Pada awal Maret, perang telah mendongkrak harga tepung terigu hingga mencapai sebesar 19 persen dan minyak nabati sebesar 10 persen, ungkap pemerintah.
Sebagai informasi, rata-rata pendapatan rumah tangga di Mesir mencapai sekitar 5.000 pound Mesir atau setara US$272 per bulan. Sebanyak 31 persen dari pendapatan tersebut digunakan untuk memenuhi kebutuhan makan.
“[Ujian] apa lagi yang harus kami hadapi? Kami terpaksa untuk mengurangi dan mengurangi dan mengurangi, tetapi tidak banyak yang tersisa untuk dipangkas,” kata Ahmed Moustafa, pengemudi berusia 35 tahun sekligus ayah dari tiga anak di Kairo.
Mustofa sudah menjual beberapa peralatan milikinya untuk dapat membeli makanan dan menutupi pengeluaran lainnya, seperti dilansir Bloomberg pada Minggu (10/4/2022).

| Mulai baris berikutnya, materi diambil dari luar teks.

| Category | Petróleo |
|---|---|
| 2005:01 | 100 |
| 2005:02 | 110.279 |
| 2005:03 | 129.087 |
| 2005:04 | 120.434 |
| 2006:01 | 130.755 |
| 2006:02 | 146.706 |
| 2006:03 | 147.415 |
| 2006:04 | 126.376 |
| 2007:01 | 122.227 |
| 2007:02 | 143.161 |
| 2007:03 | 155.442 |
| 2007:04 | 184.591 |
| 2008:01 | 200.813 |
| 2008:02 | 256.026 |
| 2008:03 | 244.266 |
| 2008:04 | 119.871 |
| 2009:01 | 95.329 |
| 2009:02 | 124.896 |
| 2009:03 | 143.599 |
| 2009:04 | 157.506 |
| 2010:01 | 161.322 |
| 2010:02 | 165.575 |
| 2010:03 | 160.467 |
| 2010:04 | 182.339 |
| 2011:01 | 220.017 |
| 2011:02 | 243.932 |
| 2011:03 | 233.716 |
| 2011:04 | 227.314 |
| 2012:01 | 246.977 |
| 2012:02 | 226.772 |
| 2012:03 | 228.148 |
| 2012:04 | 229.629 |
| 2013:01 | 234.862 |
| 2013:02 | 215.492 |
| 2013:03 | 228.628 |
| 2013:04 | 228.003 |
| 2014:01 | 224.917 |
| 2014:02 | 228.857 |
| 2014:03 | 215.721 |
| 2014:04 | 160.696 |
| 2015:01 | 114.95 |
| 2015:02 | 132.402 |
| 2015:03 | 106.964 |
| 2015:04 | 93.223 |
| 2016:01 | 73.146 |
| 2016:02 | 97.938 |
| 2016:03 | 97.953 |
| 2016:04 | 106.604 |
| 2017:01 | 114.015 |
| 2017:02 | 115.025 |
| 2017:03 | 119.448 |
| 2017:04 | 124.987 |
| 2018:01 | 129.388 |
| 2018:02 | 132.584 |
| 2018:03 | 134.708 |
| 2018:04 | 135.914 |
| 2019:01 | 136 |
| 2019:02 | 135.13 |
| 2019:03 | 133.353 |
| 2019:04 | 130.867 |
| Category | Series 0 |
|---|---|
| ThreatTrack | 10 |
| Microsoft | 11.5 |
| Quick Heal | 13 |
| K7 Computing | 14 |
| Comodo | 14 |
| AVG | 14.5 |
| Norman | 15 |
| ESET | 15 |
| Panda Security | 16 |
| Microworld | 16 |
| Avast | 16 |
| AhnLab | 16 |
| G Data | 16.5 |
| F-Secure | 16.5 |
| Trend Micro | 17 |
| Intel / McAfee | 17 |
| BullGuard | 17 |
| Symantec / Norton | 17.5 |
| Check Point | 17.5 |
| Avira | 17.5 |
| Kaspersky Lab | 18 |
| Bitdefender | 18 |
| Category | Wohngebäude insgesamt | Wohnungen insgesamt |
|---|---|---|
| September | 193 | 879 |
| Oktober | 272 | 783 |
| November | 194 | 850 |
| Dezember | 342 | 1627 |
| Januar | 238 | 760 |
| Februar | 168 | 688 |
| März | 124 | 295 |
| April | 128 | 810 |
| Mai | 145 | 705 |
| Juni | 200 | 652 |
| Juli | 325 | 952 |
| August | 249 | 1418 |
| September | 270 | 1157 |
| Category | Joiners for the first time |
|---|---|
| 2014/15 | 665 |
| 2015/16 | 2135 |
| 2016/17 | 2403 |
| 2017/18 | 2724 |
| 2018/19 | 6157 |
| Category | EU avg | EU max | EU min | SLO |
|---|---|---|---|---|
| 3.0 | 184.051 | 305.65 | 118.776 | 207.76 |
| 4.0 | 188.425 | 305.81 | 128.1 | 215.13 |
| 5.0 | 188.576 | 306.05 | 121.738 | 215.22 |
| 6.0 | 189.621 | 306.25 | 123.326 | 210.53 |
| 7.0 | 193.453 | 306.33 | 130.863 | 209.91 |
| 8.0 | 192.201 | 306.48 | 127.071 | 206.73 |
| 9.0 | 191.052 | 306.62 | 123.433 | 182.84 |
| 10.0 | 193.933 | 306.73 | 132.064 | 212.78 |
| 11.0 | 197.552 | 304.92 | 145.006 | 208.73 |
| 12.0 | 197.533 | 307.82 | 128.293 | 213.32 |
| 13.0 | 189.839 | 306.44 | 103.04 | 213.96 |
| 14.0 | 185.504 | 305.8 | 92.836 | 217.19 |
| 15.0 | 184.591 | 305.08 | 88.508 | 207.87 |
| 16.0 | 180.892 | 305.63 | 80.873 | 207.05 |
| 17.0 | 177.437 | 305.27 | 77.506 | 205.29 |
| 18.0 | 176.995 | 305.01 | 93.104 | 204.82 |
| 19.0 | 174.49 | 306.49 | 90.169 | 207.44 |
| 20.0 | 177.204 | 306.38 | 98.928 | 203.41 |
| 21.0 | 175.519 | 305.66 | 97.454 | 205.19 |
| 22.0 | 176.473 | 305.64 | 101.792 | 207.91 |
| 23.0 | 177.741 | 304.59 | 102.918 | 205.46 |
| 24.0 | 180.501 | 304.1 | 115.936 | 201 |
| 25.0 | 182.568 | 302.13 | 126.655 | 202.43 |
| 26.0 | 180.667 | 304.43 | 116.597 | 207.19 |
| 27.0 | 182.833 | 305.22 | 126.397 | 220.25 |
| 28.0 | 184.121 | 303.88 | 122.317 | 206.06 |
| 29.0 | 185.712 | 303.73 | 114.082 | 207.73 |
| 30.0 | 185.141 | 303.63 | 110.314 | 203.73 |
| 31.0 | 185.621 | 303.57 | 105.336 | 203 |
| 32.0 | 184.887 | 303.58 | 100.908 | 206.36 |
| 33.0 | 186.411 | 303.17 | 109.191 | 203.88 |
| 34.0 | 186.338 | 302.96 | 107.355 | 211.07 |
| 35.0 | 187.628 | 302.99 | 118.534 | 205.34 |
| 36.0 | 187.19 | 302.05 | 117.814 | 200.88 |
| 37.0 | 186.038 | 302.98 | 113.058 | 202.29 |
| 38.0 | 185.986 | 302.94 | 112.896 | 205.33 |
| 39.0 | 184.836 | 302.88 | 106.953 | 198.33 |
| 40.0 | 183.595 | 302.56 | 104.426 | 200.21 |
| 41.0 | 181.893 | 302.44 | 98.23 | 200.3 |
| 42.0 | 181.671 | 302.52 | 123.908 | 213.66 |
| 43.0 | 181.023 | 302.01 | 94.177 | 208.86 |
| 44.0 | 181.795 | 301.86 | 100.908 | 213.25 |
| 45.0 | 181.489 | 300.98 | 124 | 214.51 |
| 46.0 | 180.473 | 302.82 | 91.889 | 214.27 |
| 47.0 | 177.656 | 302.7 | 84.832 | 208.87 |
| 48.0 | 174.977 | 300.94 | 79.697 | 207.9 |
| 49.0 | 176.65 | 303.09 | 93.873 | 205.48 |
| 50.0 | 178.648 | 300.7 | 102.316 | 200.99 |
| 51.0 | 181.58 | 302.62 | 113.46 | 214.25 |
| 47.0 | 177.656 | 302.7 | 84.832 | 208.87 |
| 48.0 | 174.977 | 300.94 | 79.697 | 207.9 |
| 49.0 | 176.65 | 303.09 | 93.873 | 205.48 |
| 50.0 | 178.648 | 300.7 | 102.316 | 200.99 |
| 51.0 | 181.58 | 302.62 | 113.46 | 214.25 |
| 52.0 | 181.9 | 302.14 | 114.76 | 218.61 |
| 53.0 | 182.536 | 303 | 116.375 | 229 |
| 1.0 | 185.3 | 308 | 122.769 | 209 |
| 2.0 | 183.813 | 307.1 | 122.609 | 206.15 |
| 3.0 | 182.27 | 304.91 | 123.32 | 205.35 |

Presiden Mesir, Abdel-Fattah El-Sisi sedang berusaha untuk mereformasi ekonomi sejak duduk di kursi pemerintahan pada 2014 tanpa memicu frustrasi rakyat.
Dia mengingatkan kepada rakyatnya untuk mencoba menghindari kebiasaan lama makan berlebihan terutama selama bulan Ramadan.
“Orang-orang berpikir bahwa meja makan saya terlihat berbeda. Saya bertanggung jawab di hadapan Tuhan,” kata sang Presiden.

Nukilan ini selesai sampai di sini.